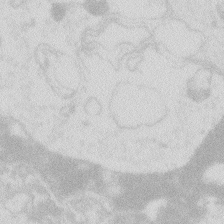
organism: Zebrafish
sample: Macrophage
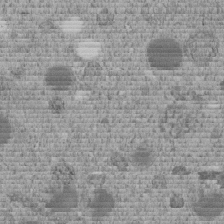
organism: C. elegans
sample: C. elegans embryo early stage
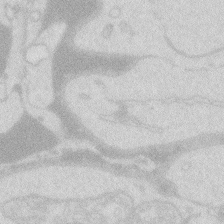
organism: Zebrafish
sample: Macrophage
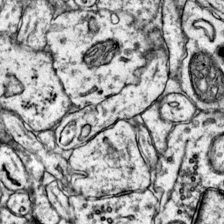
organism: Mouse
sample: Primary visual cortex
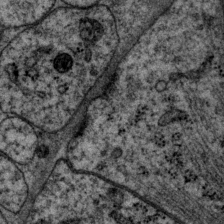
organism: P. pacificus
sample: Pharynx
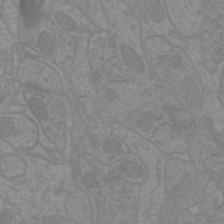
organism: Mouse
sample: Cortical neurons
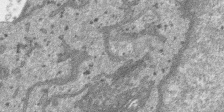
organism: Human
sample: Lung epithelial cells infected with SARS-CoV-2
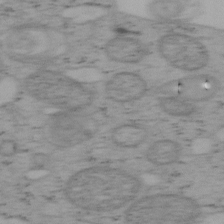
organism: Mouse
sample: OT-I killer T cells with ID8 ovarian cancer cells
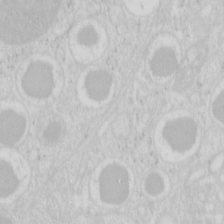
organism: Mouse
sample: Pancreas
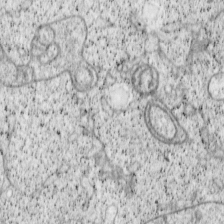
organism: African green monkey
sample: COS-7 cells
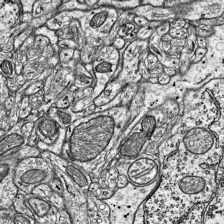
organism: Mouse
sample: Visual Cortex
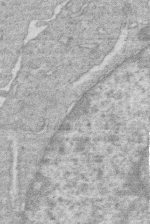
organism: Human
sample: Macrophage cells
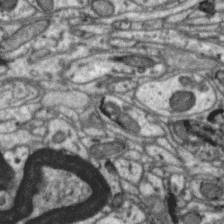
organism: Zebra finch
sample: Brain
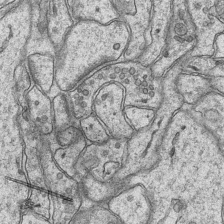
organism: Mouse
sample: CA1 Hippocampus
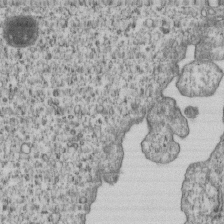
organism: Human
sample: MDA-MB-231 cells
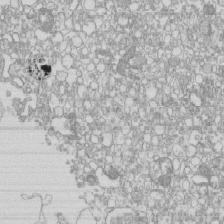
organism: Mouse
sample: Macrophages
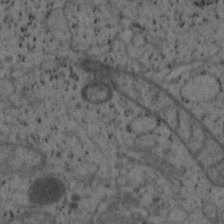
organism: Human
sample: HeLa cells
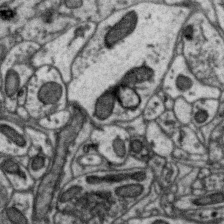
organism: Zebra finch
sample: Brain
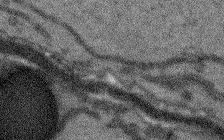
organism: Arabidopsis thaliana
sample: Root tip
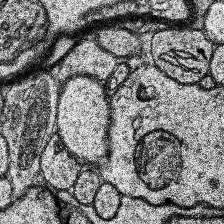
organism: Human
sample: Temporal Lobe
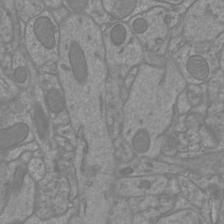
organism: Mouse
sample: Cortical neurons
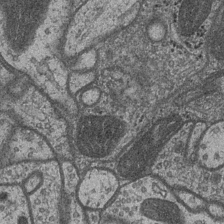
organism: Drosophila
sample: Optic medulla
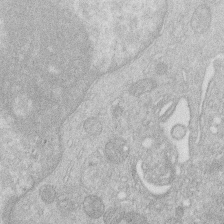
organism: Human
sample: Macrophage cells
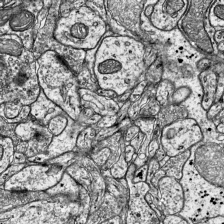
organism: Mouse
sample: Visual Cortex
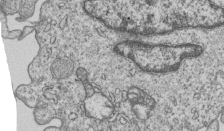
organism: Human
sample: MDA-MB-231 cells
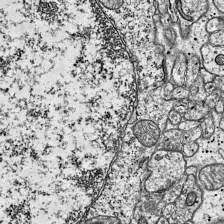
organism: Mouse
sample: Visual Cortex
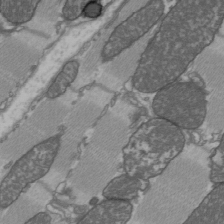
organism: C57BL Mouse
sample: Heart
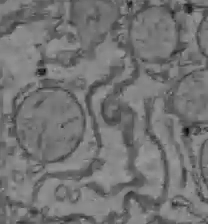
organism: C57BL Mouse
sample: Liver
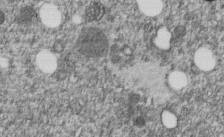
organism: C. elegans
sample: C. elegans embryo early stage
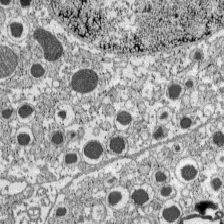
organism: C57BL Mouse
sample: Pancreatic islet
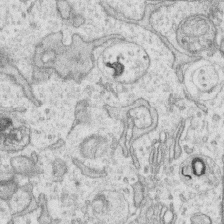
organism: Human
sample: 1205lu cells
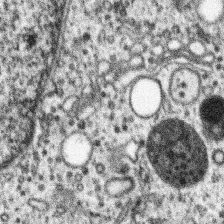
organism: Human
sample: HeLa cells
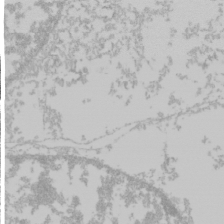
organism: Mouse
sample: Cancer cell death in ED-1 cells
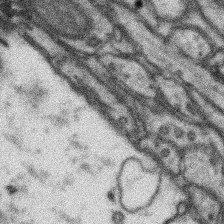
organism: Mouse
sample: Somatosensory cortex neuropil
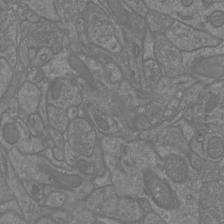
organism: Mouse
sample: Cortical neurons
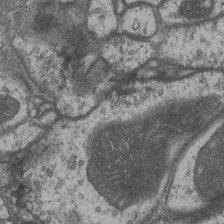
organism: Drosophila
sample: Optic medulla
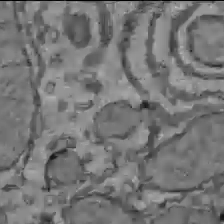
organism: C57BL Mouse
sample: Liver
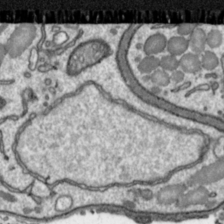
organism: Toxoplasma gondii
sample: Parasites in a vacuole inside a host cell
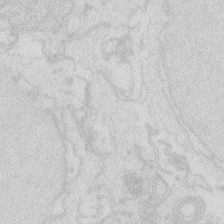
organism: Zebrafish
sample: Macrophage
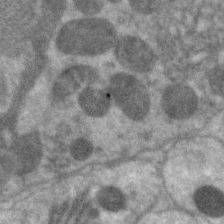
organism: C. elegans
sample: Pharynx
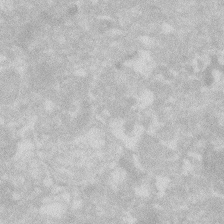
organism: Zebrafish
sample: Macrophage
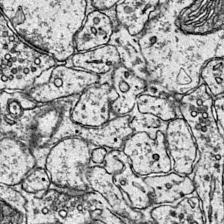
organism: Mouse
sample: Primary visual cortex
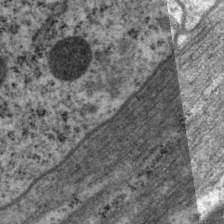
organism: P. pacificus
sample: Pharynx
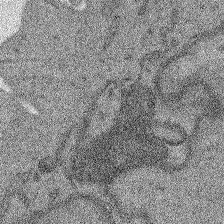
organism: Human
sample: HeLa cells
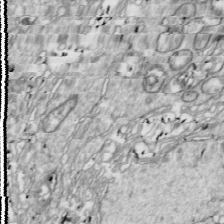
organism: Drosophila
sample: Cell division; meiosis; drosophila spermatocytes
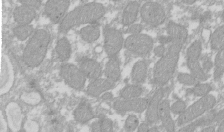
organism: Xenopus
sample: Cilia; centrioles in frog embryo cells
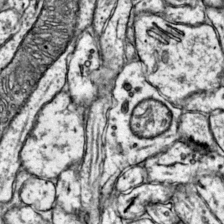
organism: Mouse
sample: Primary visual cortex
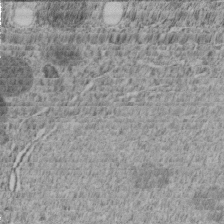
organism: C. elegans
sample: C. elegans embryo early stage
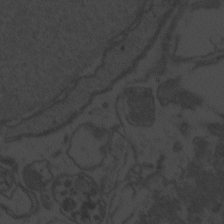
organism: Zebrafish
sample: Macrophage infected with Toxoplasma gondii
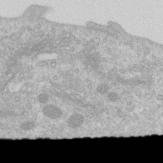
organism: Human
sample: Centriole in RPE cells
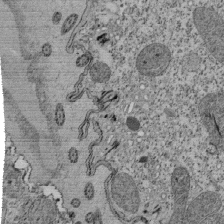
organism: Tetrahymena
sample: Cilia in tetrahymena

■ ACTIVITY ■
When you print the records above, keep them exact and leave out the pictures.

■ ANSWER FOR THIS EXERCISE ■
organism: Zebrafish
sample: Macrophage
organism: C. elegans
sample: C. elegans embryo early stage
organism: Zebrafish
sample: Macrophage
organism: Mouse
sample: Primary visual cortex
organism: P. pacificus
sample: Pharynx
organism: Mouse
sample: Cortical neurons
organism: Human
sample: Lung epithelial cells infected with SARS-CoV-2
organism: Mouse
sample: OT-I killer T cells with ID8 ovarian cancer cells
organism: Mouse
sample: Pancreas
organism: African green monkey
sample: COS-7 cells
organism: Mouse
sample: Visual Cortex
organism: Human
sample: Macrophage cells
organism: Zebra finch
sample: Brain
organism: Mouse
sample: CA1 Hippocampus
organism: Human
sample: MDA-MB-231 cells
organism: Mouse
sample: Macrophages
organism: Human
sample: HeLa cells
organism: Zebra finch
sample: Brain
organism: Arabidopsis thaliana
sample: Root tip
organism: Human
sample: Temporal Lobe
organism: Mouse
sample: Cortical neurons
organism: Drosophila
sample: Optic medulla
organism: Human
sample: Macrophage cells
organism: Mouse
sample: Visual Cortex
organism: Human
sample: MDA-MB-231 cells
organism: Mouse
sample: Visual Cortex
organism: C57BL Mouse
sample: Heart
organism: C57BL Mouse
sample: Liver
organism: C. elegans
sample: C. elegans embryo early stage
organism: C57BL Mouse
sample: Pancreatic islet
organism: Human
sample: 1205lu cells
organism: Human
sample: HeLa cells
organism: Mouse
sample: Cancer cell death in ED-1 cells
organism: Mouse
sample: Somatosensory cortex neuropil
organism: Mouse
sample: Cortical neurons
organism: Drosophila
sample: Optic medulla
organism: C57BL Mouse
sample: Liver
organism: Toxoplasma gondii
sample: Parasites in a vacuole inside a host cell
organism: Zebrafish
sample: Macrophage
organism: C. elegans
sample: Pharynx
organism: Zebrafish
sample: Macrophage
organism: Mouse
sample: Primary visual cortex
organism: P. pacificus
sample: Pharynx
organism: Human
sample: HeLa cells
organism: Drosophila
sample: Cell division; meiosis; drosophila spermatocytes
organism: Xenopus
sample: Cilia; centrioles in frog embryo cells
organism: Mouse
sample: Primary visual cortex
organism: C. elegans
sample: C. elegans embryo early stage
organism: Zebrafish
sample: Macrophage infected with Toxoplasma gondii
organism: Human
sample: Centriole in RPE cells
organism: Tetrahymena
sample: Cilia in tetrahymena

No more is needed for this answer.